DATA PROVIDED:
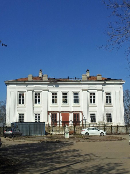 Фасад со стороны Большой Филёвской улицы
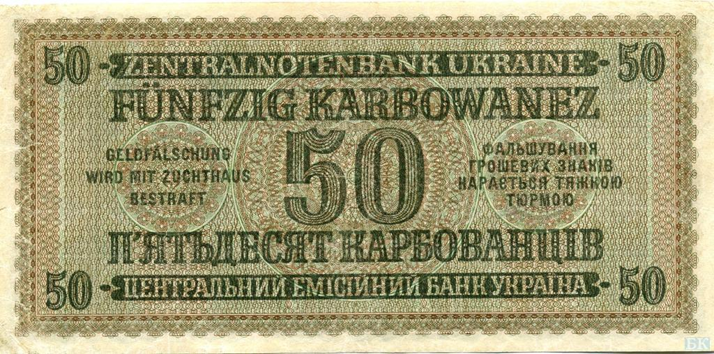 50 карбованцев Рейхскомиссариата Украина, Ровно, март 1942. реверс.
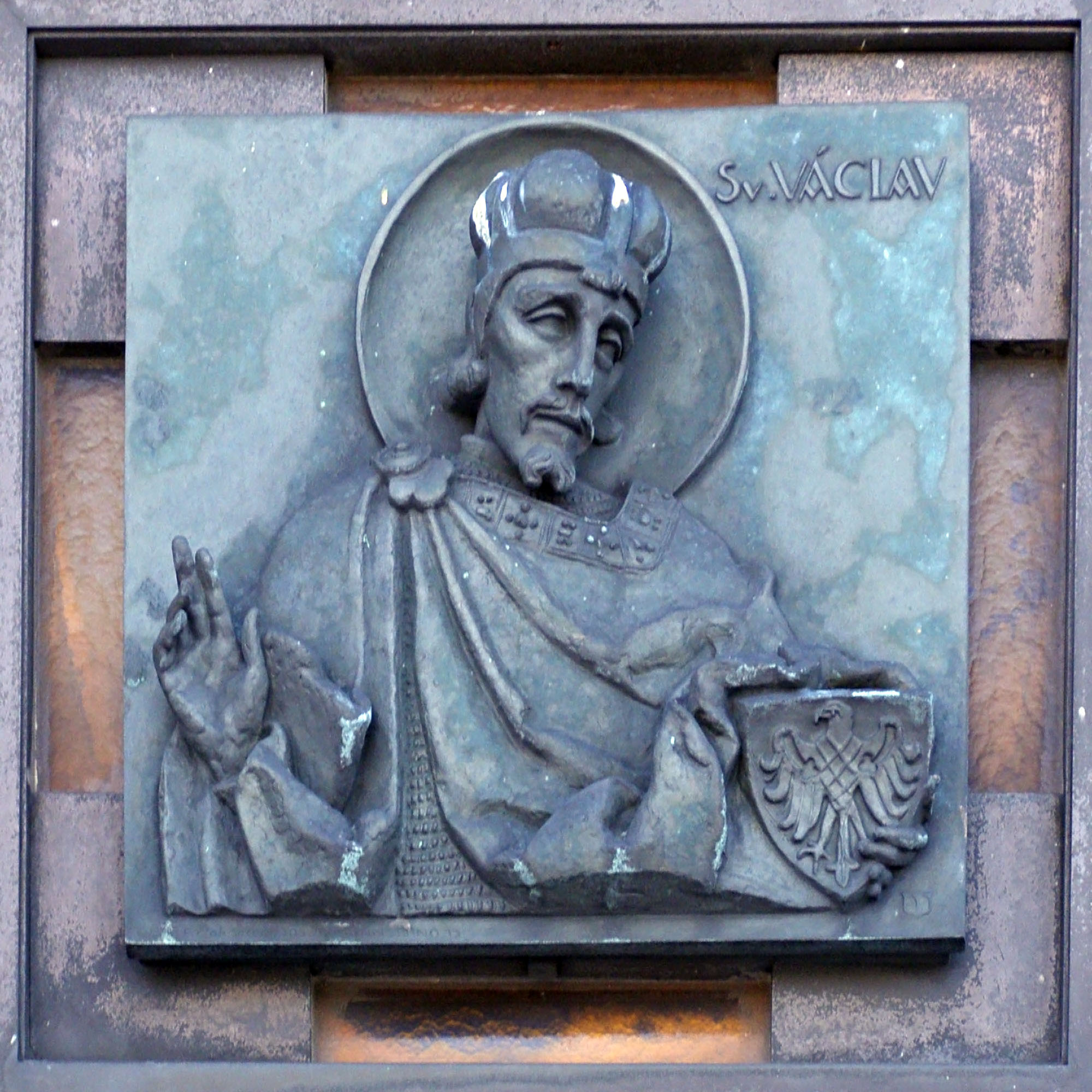 Hostýn, Bazilika Nanebevzetí Panny Marie, detail vstupních dveří: svatý Václav
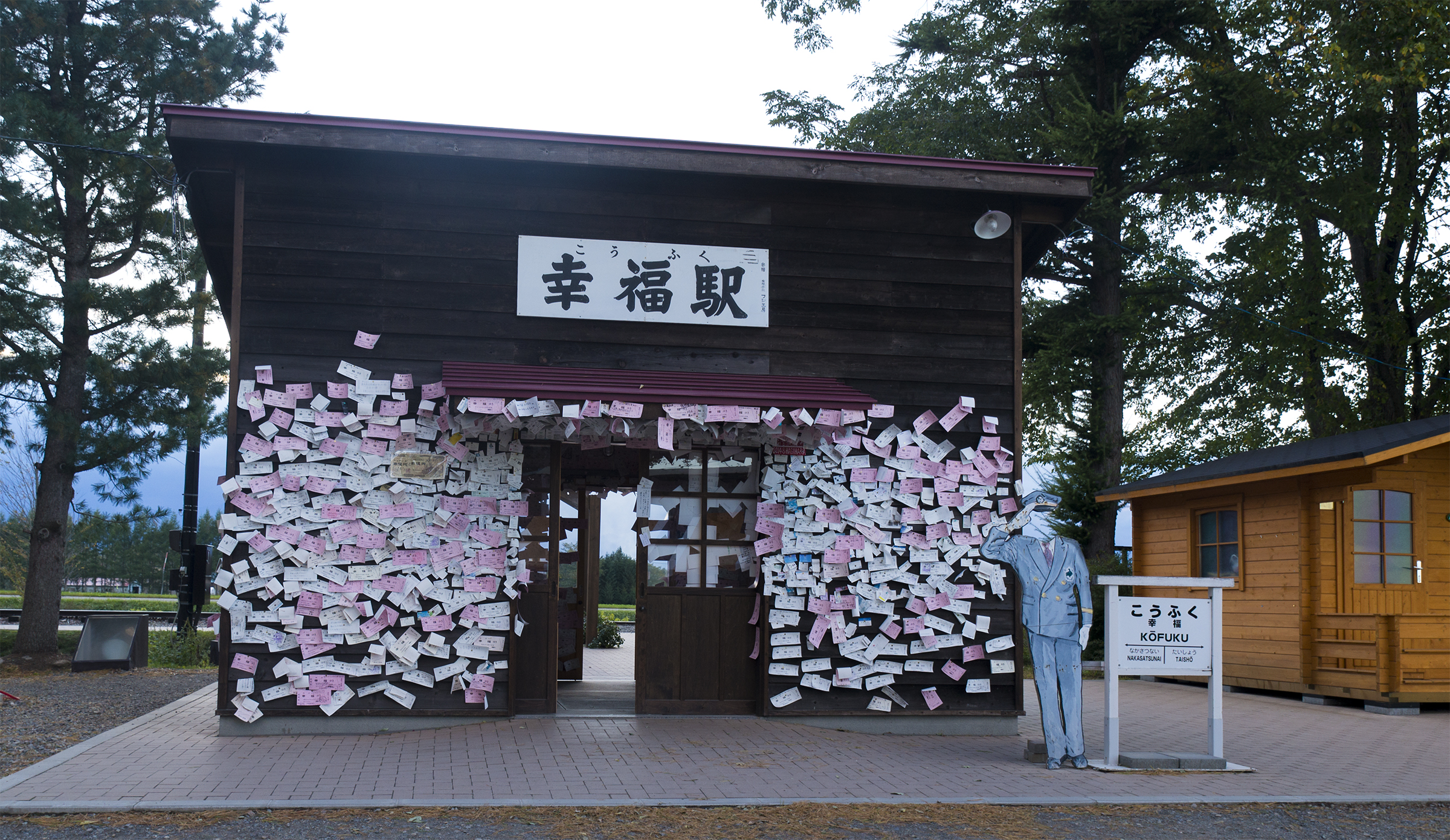 （旧）日本国有鉄道広尾線幸福駅跡（駅舎は建替後）

EXERCISE PROMPT: Skip every picture and retype only the lines from the line with "50 карбованцев Рейхскомиссариата" through the last line of the listing, both ends included, exactly as they appear.

WRITTEN REPLY:
 50 карбованцев Рейхскомиссариата Украина, Ровно, март 1942. реверс.
 Hostýn, Bazilika Nanebevzetí Panny Marie, detail vstupních dveří: svatý Václav
 （旧）日本国有鉄道広尾線幸福駅跡（駅舎は建替後）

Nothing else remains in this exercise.